Despite all of this, it was so disorientingly difficult, especially after Paul died. That was by far the worst part, which maybe seems obvious. I had this unbelievable tingling in my hands. My hands were on fire for months. Of course, I thought I had some terrible neurologic disease and I wouldn't be able to take care of [our daughter] Cady. You know, catastrophic thinking.

Then about a year after Paul died, it just cleared up, just stopped. That tingling didn't fit a particular nerve distribution. So objectively speaking from a medical perspective, everything was normal. It didn't add up. There were all these things it wasn't.
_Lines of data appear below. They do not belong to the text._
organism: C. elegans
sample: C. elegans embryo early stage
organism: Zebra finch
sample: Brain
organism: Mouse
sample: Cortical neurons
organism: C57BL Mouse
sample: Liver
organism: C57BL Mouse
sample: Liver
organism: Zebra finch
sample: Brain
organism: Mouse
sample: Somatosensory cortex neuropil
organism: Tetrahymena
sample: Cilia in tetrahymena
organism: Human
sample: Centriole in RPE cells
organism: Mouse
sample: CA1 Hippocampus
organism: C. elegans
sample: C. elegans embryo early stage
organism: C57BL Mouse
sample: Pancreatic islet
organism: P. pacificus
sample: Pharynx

But at the same time, I couldn't believe it could just be grief. It was so surprising; it couldn't be just grief. Just grief, so to speak. In retrospect, I really, truly think it was. It's gone now. It's so interesting because at the same time I was thinking, I'm coping really well; I'm not doing anything destructive; my daughter is thriving; I feel like I'm able to tolerate this despite how painful it is. And meanwhile, my hands are falling off. It was still so, so unbelievable.
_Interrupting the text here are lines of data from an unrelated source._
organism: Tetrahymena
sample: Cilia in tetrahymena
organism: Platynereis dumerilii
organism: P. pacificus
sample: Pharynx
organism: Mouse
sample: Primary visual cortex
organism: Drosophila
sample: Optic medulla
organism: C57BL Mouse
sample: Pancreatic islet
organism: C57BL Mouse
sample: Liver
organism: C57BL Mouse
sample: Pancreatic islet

These things do a number on your body, a number on your brain.

I remember thinking, I cannot believe this is something that all humans go through. I cannot believe it.

It reminds me of how I felt when I had my first child, like I couldn't believe every person on Earth got here because a woman had gone through what I just had done. It blew my mind.

You go through grief or suffering, and then in a weird way you do feel that deep, profound connection to the human story. I feel like I'm really part of the family.

And now, raising a child. You think, Oh, I want my child to be happy and sheltered from pain. No, I actually think you want your child to be resilient and feel that she has meaning in her life. But that's different from being happy. Or that's, I think, what happiness really is.

Mary Elizabeth Williams

Mary Elizabeth Williams is a staff writer for Salon and author of "A Series of Catastrophes & Miracles."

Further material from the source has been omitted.